Question the Science
Since its inception in the 1940s, altering rainfall patterns via cloud seeding has been controversial. From questions about flooding to robbing moisture from other regions the ethics of messing with Mother Nature are much debated.
“One of the biggest questions we get is are you robbing Peter to pay Paul or making it rain here so it won’t rain downstream?” Jennings says. “What we're doing allows clouds to grow larger and lasts longer anywhere from a 15-min. extended lifetime in small clouds to upwards to 45 min. in larger clouds.”
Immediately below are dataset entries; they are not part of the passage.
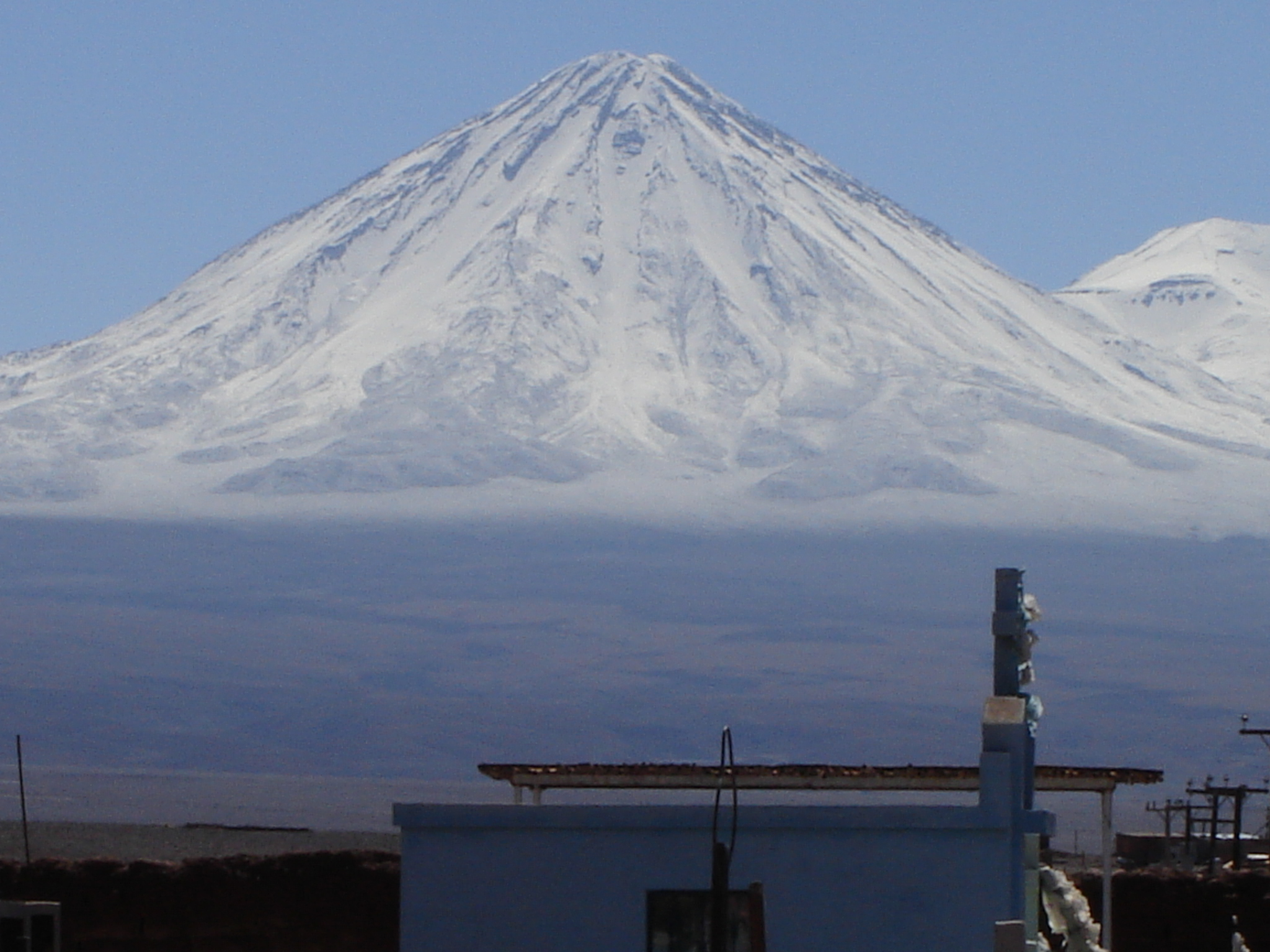 Licancabur Volcano in San Pedro de Atacama, Chile.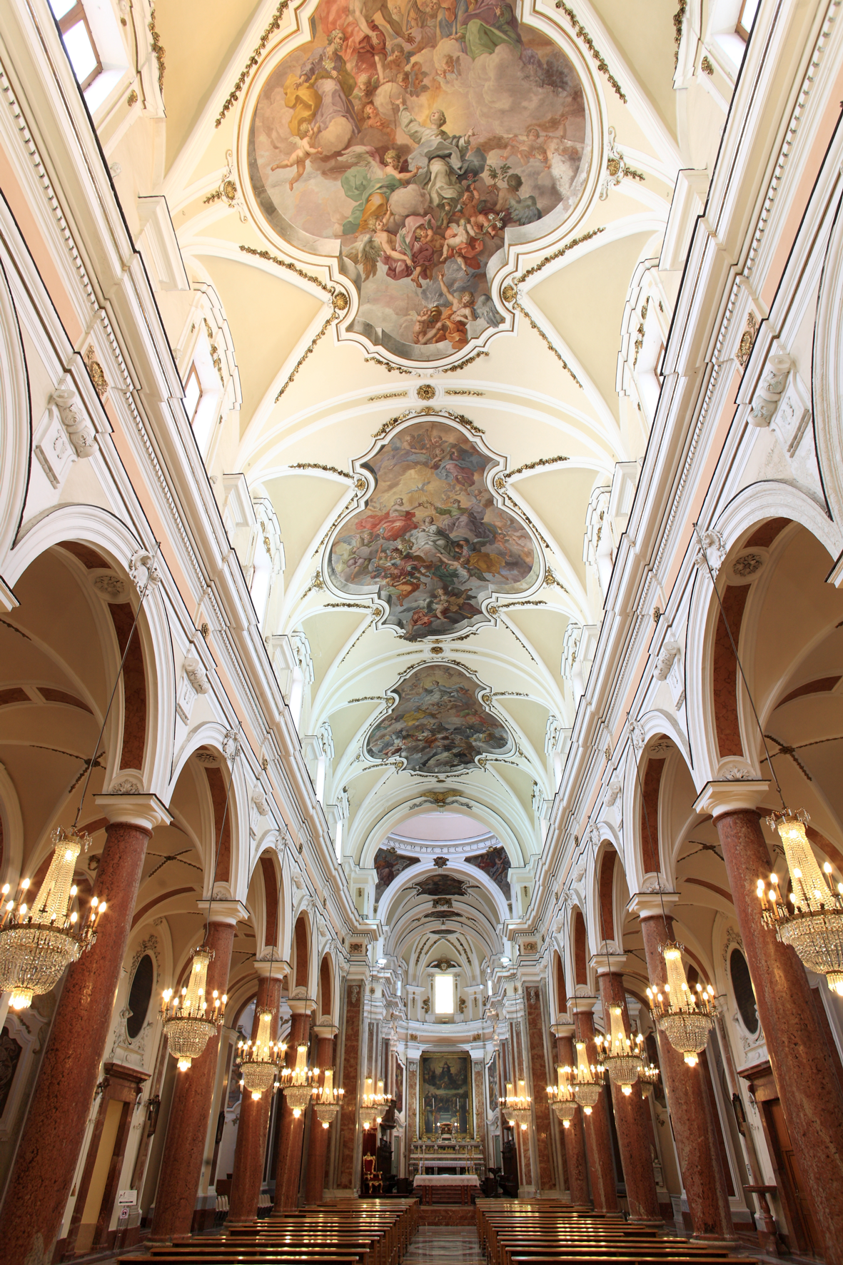 Navata Centrale, affreschi del pittore fiammingo Guglielmo Borremans (XVIII sec.)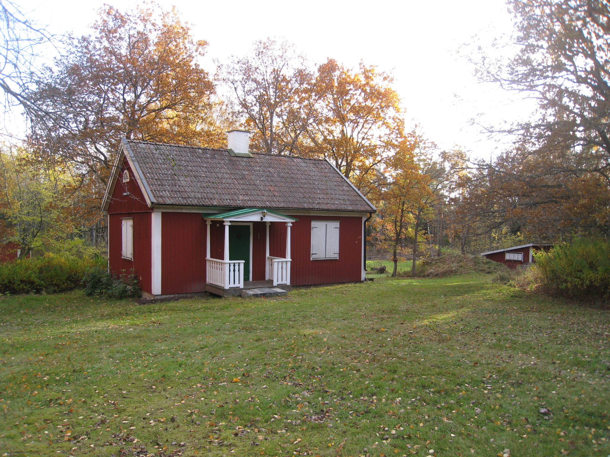 Nuvarande bostadshuset vid Henriksdals torp i Görvälns naturreservat, Järfälla.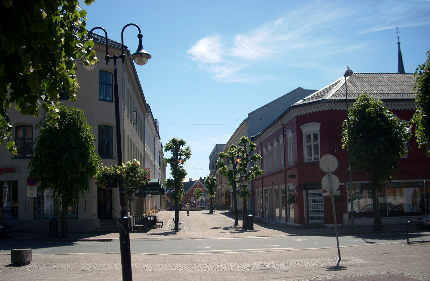 Tollbodgaten i Arendal (gågate)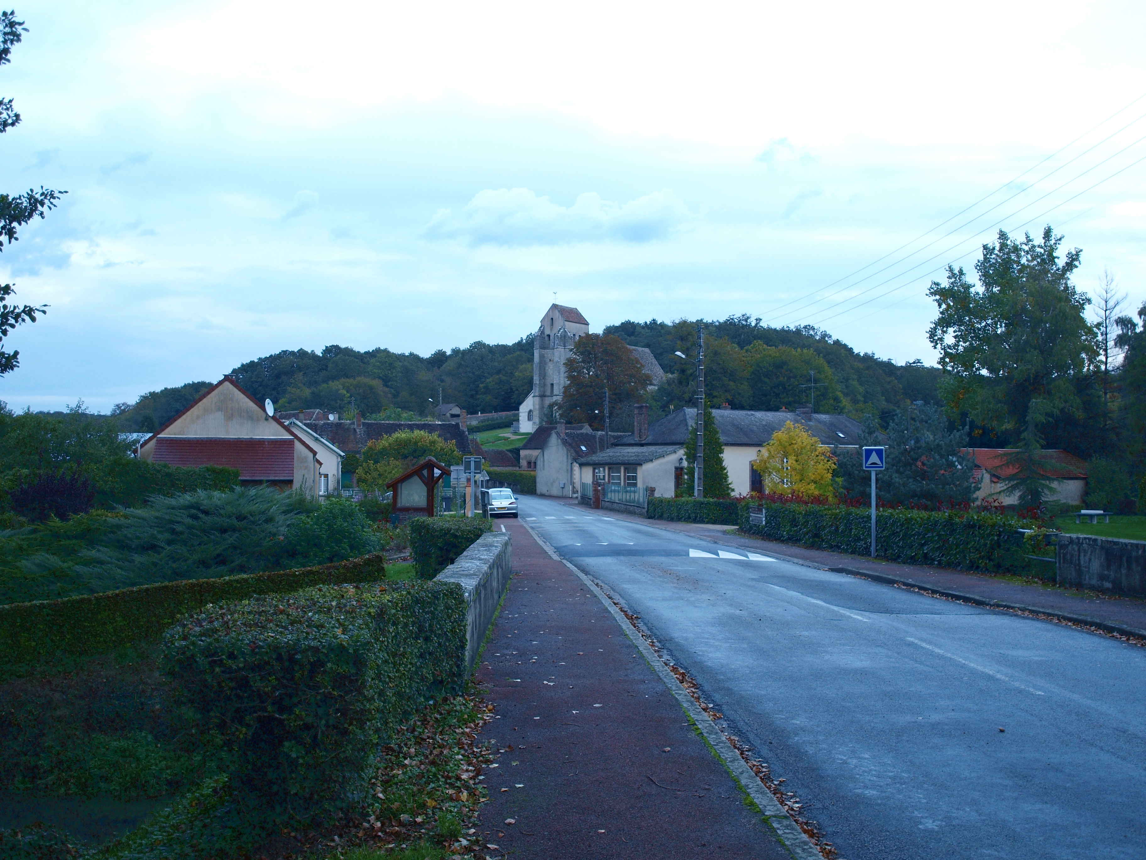 Chevannes (Loiret, France), une partie du village vue depuis le pont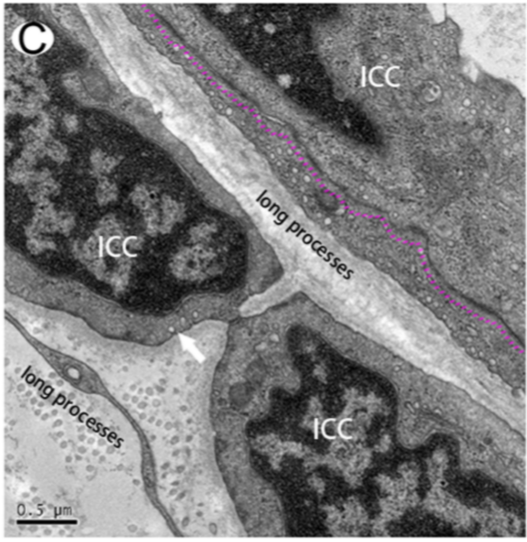 Figura 6. (C) Las ICC presentan largas prolongaciones. De vez en cuando estaban involucrados en sinapsis multicontactos con otras ICC (línea de puntos rosa). Barr= 0.5 um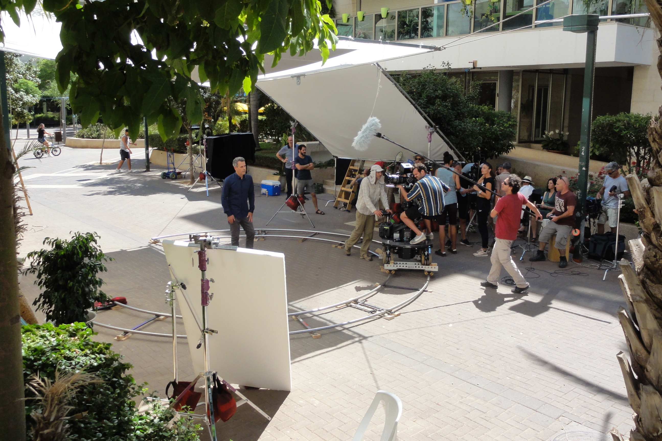 צילום סרט

“There's a budget to the moisture and if it's taken anywhere along the path, then what you're left with is your local recycled moisture,” Snodgrass says. “If you pull it from somewhere, it’s not somewhere else.”
Jennings says they aren’t taking rain from one place to give to another, they’re simply enticing the clouds to rain more when they do.
With more than 20 years of practice, he’s also adamant they aren’t making it hail. In fact, Martin’s new charged water project is in the process of being tested for hail suppression in North Dakota.
“Every year there’s $10 billion in property damage due to hail and $1 billion of that directly affects agriculture with the destruction of crops,” he says. “Our system converts the cloud moisture into rain and with less water available you get pea-sized hail rather than golf ball-sized hail.”
Charge the Future
Martin's charged water device was selected in 2021 as a top three finalist of USDA's ARSX2021 competition. The competition pits ARS teams against each other in a battle for transformative ideas in food and agriculture. The challenge awards three teams $100,000 to continue their research.
"There's USDA backing to this now and they understand how beneficial it could be if we're able to build our scientific case with more data points," Martin says . "Right now, this very summer, we're seeding clouds with the technology to see if we can build that data set."
He's optimistic about the future of the technology, although, he admits buying and outfitting these types of planes won't be cheap. Those costs will one day be weighed against the cost of securing water in other ways.
"If you can provide more rainfall on arable land for crops, then hopefully, we can increase yield from that limited area we have available," Martin says.